Catalysis of photooxidation reactions through transformation between Cu2+ and Cu+ in TiO2-Cu-MOF composites.

Novel porous TiO2@Cu3(BTC)2 composites, which were synthesized using ionic liquids (ILs) as solvents, exhibited excellent activity for photooxidation of styrene to 4-aryl tetralones and promoting the Glaser coupling reaction with O2 under light irradiation. It was discovered that the transformation between Cu2+ and Cu+ was crucial for enhancing the photocatalytic performance.

Efficient Generation of Lactic Acid from Glycerol over a Ru-Zn-CuI /Hydroxyapatite Catalyst.
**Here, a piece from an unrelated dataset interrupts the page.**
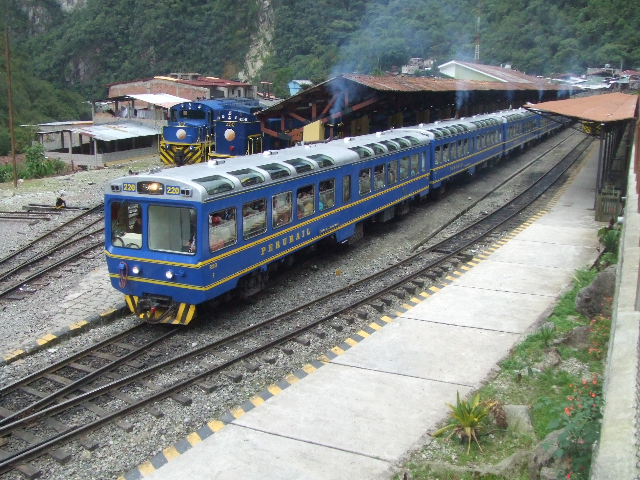 Peru Rail 3' gauge Macosa dmu No.220 departs Aguas Calientes on a service for Ollantaytambo, 10/07.
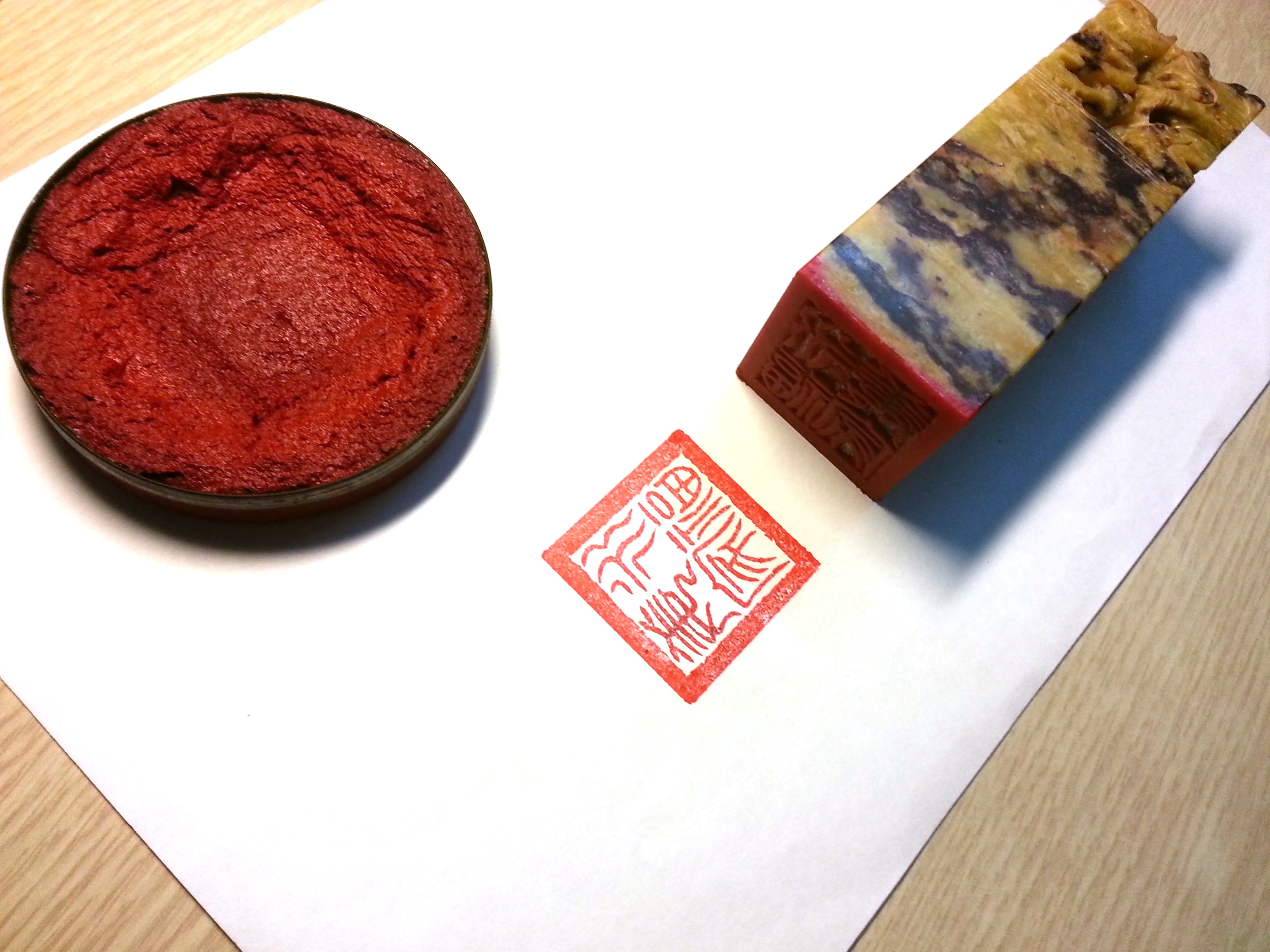 中文（台灣）: 永福姜家印

The biodiesel production process generates a significant amount of glycerol as a byproduct. A drive to add value has attracted worldwide attention, with the aim of improving the overall effectiveness and profitability of biodiesel production. Herein, we report hydroxyapatite (HAP)-supported Ru-Zn-CuI (Ru-Zn-CuI /HAP) as effective catalysts for the transformation of glycerol to lactic acid (LA).The catalysts were characterized by using different techniques. The effects of catalyst composition, reaction time, and temperature on the conversion and product distribution were investigated. It was revealed that Ru nanoparticles of less than 2 nm were dispersed uniformly on HAP. CuI could effectively inhibit the cleavage of C-C bonds, which led to improved yields of LA. Under optimized conditions, the yield of LA could reach 70.9 % over Ru-Zn-CuI /HAP. Furthermore, the catalyst could be reused at least four times without an obvious loss of activity or selectivity.

Preparation of Ru/Graphene using Glucose as Carbon Source and Hydrogenation of Levulinic Acid to γ-Valerolactone.

The preparation of functional materials and value-added chemicals using biomass-derived feedstocks is an interesting topic. Herein, we propose a method to prepare Ru/graphene catalyst using glucose as the carbon source. The catalyst was characterized by scanning and transmission electron microscopies, Raman and X-ray photoelectron spectroscopies, and X-ray diffraction. It was found that Ru particles of 2-6 nm were supported uniformly on high-quality graphene. The performance of the Ru/graphene for hydrogenation of levulinic acid to γ-valerolactone was studied. The Ru/graphene had much higher activity for the hydrogenation reaction than commercial Ru/C, and was active even at room temperature. The high activity was partially due to the unique structure of graphene, which resulted in an electron-enriched Ru nanocatalyst. In addition, the Ru/graphene could be reused at least four times without considerable decrease in activity, indicating the excellent stability of the catalyst under our conditions.